Happy Friday!! Here is a Flashback Friday for you, by Mant Horton:
Robert Lippitt Knight was a large man with a deep, rather gruff voice and he loved to tell stories about his horses and how he acquired them. Lyle and I spent many happy Sunday afternoons in his office at the Green Mountain Stock Farm talking with him.
One rainy afternoon he told us of the purchase of his original stock from the Phillips estate.
He had been told of the group of two stallions and four mares (Moro, Ashbrook, Croydon Mary, Ne Komia, Green Mt Twilight, and Adeline Bundy) by his grain dealer. This group was the choicest of the Phillips stock as mrs. Hall had been advised as to which were to be kept as a nucleus for future breeding.
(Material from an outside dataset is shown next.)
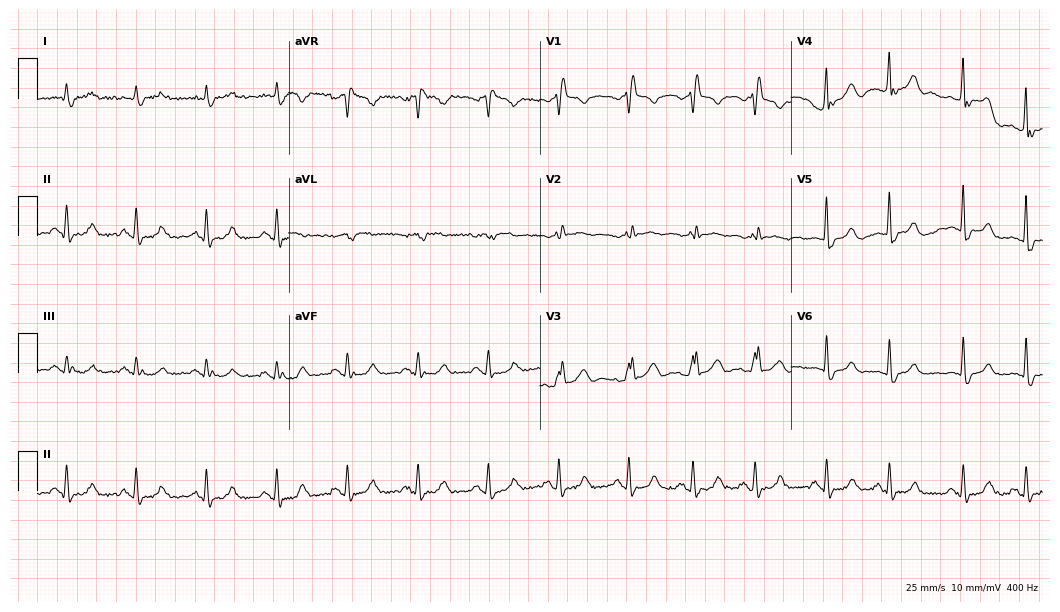
Resting 12-lead electrocardiogram (10.2-second recording at 400 Hz). Patient: an 80-year-old man. The tracing shows right bundle branch block.
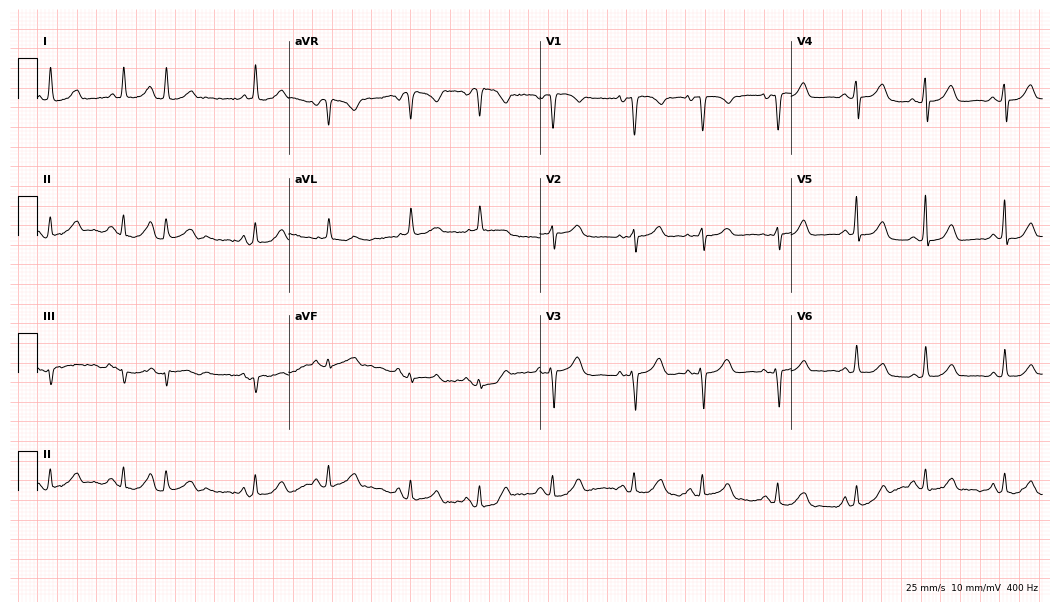
Standard 12-lead ECG recorded from a female, 73 years old. None of these six findings is recorded: first-degree AV block, right bundle branch block (RBBB), left bundle branch block (LBBB), sinus bradycardia, atrial fibrillation (AF), sinus tachycardia.

The grain dealer succeeded only slightly in overcoming Mr. Knight’s aversion to getting into horses. He told us that his great interest in Ayrshire cattle took care of his agricultural tendencies. But, curiosity prompted him to go “just for a look.”
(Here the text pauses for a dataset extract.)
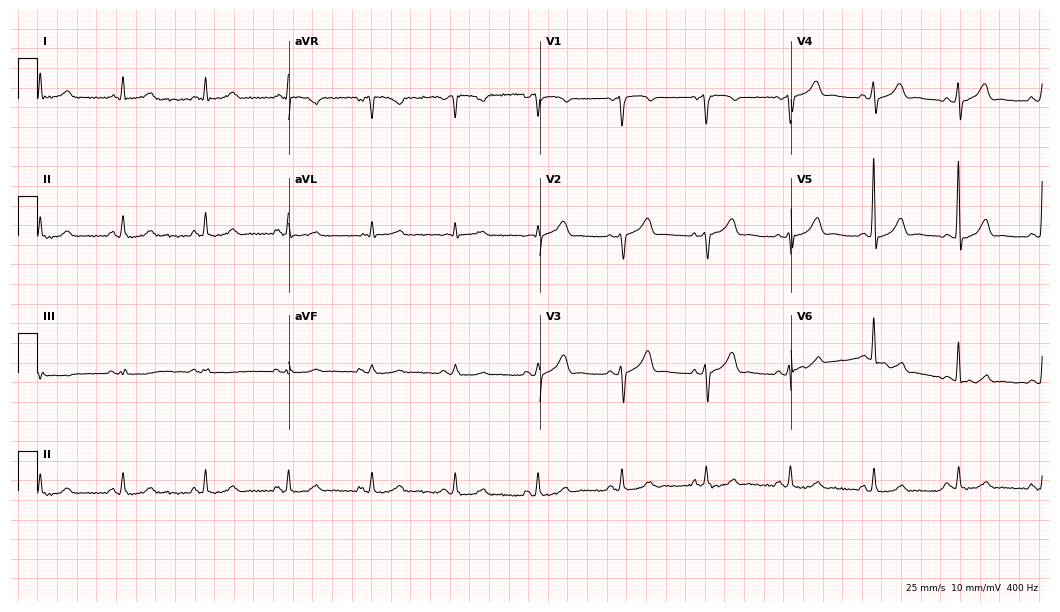
Standard 12-lead ECG recorded from a man, 75 years old (10.2-second recording at 400 Hz). Read as a normal ECG.

That “look” convinced him that these were indeed a unique strain of Morgans and he asked the price. Mrs. Hall quoted a price and Mr. Knight countered with a much lower one. This was met with a flash of temper and a flat refusal. She was furious! It was an insult! Mr. Knight told us it was never his intent to insult a lady, apologized and left with some regret thinking it was the end and that he really would have enjoyed watching those horses at Green Mountain Stock Farm. Less than a week later he received a letter from Mrs. Hall telling him she was accepting his offer and to come get the horses.
In the interval between the sale and the horses’ move to Randolph, Croydon Mary foaled, and that foal, Lippitt Welcome, was the first to bear the Lippitt prefix.
Incidentally, we heard the same story from Mrs. Hall. It was essentially the same, other than down playing her rage. She said she was amazed that a man of his means would make such a “puny” offer. But, she felt it was in the best interest of Mr. Phillips’ breeding program to accept, thus ensuring a continuation of the line.
_________________
Originally published in a May/June 1994 issue of the LCN, this piece was republished in a 2001 collection of Mrs. Winifred Horton’s writings titled “Lippitt Lore.” (Mrs. Horton was lovingly known as “Mant.”) She and her husband Lyle were very involved in the breeding of Lippitt Morgans, under the prefix of “Horton’s.”